As for compromise, we've already done that, to the tune of the presence over 20 years of millions of illegals who should never have been here in the first place. The American who made over $20 an hour with benefits in the 1970s who has since been reduced to $8 an hour with no health care for the better part of his working lifetime has compromised enough.
Think of it this way: Tolerating illegal immigration is like an especially pernicious form of a deliberately regressive eminent domain, imposed on Americans (however few or numerous they may be is beside the point) who are least able to bear the cost but at the same time get no compensation for what has been taken from them.

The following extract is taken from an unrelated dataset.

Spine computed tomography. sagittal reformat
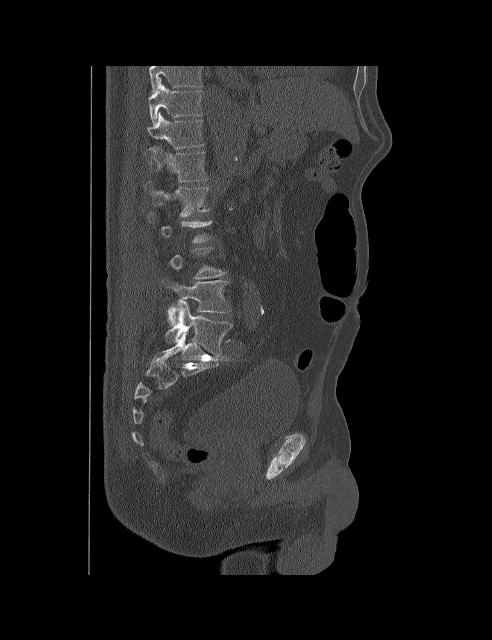 A vertebra is boxed only from the first to the last slice where its cross-section is at least a third of its largest; slices outside that range leave it without a box.
In this scan, the topmost labeled vertebra is T10 and the lowest is L5.
<vertebrae><v name="L5" x1="165" y1="299" x2="232" y2="356"/><v name="L4" x1="161" y1="278" x2="229" y2="327"/><v name="L1" x1="144" y1="180" x2="210" y2="217"/><v name="T12" x1="146" y1="146" x2="207" y2="182"/><v name="T11" x1="147" y1="112" x2="204" y2="148"/><v name="T10" x1="148" y1="84" x2="202" y2="125"/></vertebrae>

The way I see it, whatever these direct victims want at this point trumps all other considerations--although I'd certainly be willing to listen to anyone who thinks otherwise.
The only question is how we go about fixing things. To re-emphasize, the key is the employers and the demand for cheap, illegal labor. We'd have to start there and hit them very hard.
By the way--and please excuse me if I'm too repetitive as I've mentioned this before--but please read the AP piece over the weekend about US employers actively recruiting illegals in Mexico and Central America and then paying smugglers enormous sums to get them into the States. This really sharpens the picture of the rot at the heart of this debate. It's not primarily about the illegals but about the union-busting and lawbreaking of American business aided, abetted and cheered by both parties.
April 19, 2006 8:01 AM | Reply | Permalink
We already have residents with limited rights. For example, permanent residents can not inherit their spouses estates without paying tax under marital exemption provision. Only citizens can get the marital exemption.
The new Medicare provision requiring proof of citizenship or a passport is another example of limiting permanent resident's rights. For that matter so is restricting voting to citizens.
Permanent residents who pay taxes and are part of the social structure of society are already treated differently. My suggestion was nothing new, just a way to formalize things.
--- Policies not Politics
Daily Landscape
April 19, 2006 11:28 AM | Reply | Permalink
If we really clamped down on the use of illegal immigrants in jobs what do you see happening next? The number of people working keeps expanding, so that means there is a continual growing demand for workers. It is possible that some fraction of those out of the work force could be enticed back into it by better wages or working conditions. But what happens if there is still an unmet need for workers?
Most likely even more jobs done here would leave for elsewhere. I just read a study about strawberry picking in CA. It seems that this is one of the areas done by immigrant labor. What the study found was that if the wages were raised the production would decline in the US while production would expand in Mexico. The net effect would be a loss of jobs and income in the US.
My point is that all the slogans being thrown around by both sides are too simplistic. A realistic solution is not going to be found if people overlook some of the real issues.
If you didn't see it before here is my attempt to add some actual data to the debate:
Immigration "Facts" Debunked
--- Policies not Politics
Daily Landscape
April 19, 2006 11:40 AM | Reply | Permalink
Thanks for the data.
In looking at the data, I did find the data used to debunk the assertion that immigrants take jobs from americans to be invalid. The source uses unemployment data as a reference point for something that data does not measure.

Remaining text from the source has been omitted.